Less than 20 percent of Denver pets are currently registered, about the same here in Aurora. There’s absolutely no reason to believe that making new registration rules is going to do anything to make people safer from dangerous dogs.
Despite all the doggy-do-right drama and memes from people who parade their “harmless” pit-bulls around and post pictures of Pookie snoozing next to their infant children, it’s a hazard rational people don’t want to risk in their neighborhoods and dog parks.
It’s not about anyone’s constitutional rights or the American way. It’s about living in a big city very, very close to each other and having to respect each other’s space. If it’s all about you and wanting your very own pit bull or nuclear reactor or brown recluse spider ranch, live somewhere far away from anyone who doesn’t think that’s a keen idea.
Pets get loose.
Ask anyone who’s had a run-in with a pit bull who surprised everyone, or not, they’re not interested in ways to take care of the problem after it happens.

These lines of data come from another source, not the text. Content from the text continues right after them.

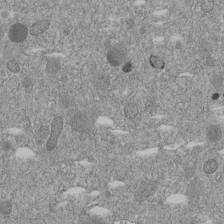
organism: C. elegans
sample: C. elegans embryo early stage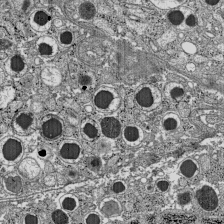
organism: C57BL Mouse
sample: Pancreatic islet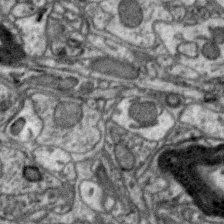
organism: Zebra finch
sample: Brain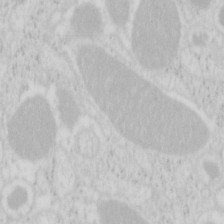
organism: Mouse
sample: Pancreas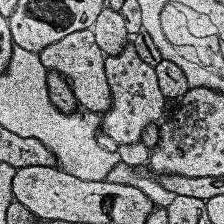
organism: Human
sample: Temporal Lobe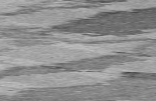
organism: C57BL Mouse
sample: Heart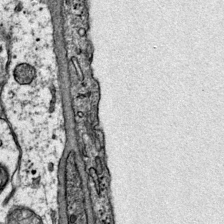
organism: Mouse
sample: Primary visual cortex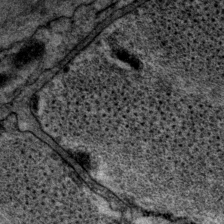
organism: P. pacificus
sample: Pharynx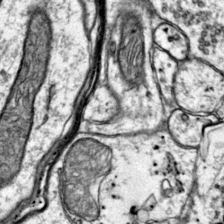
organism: Mouse
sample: Primary visual cortex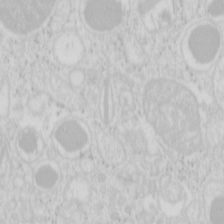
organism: Mouse
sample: Pancreas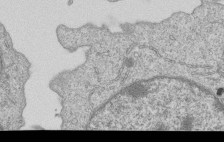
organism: Human
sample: MDA-MB-231 cells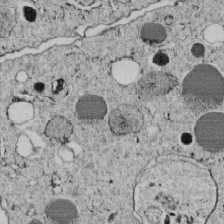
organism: C. elegans
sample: C. elegans embryo early stage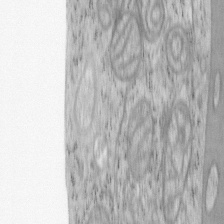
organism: Human
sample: HeLa cells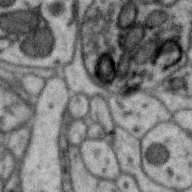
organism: Zebra finch
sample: Brain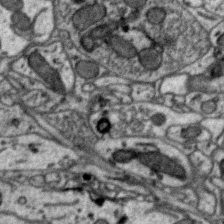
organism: Zebra finch
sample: Brain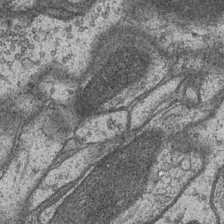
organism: Drosophila
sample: Optic medulla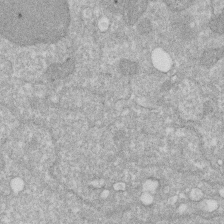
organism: Human
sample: HIV infected U937 cells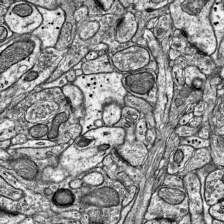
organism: Mouse
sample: Visual Cortex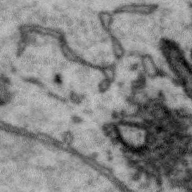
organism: Zebra finch
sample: Brain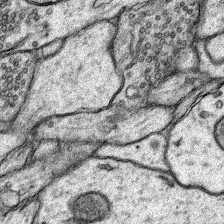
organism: Rat
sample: Hippocampus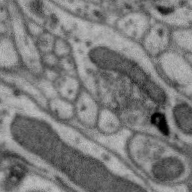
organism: Zebra finch
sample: Brain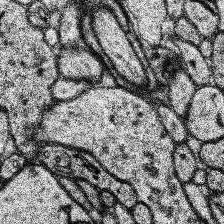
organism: Human
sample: Temporal Lobe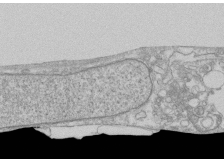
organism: Human
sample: CRL-1474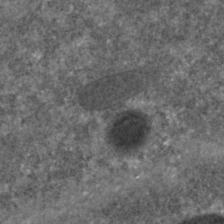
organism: C. elegans
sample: C. elegans embryo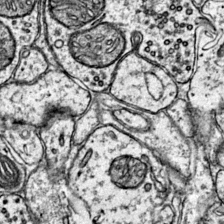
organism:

No doubt this argument will be coming soon to Aurora, where just a few years ago voters gave a serious thumbs up to continuing this city’s ban on pit bulls. If Denver or Aurora want to undermine that and replace it with a system of permits and promises, expect a fight — unless they’re willing to police the city for scofflaws and spend the money needed to enforce a law that actually works.
The chances are much better that my neighbor’s front gate will hold.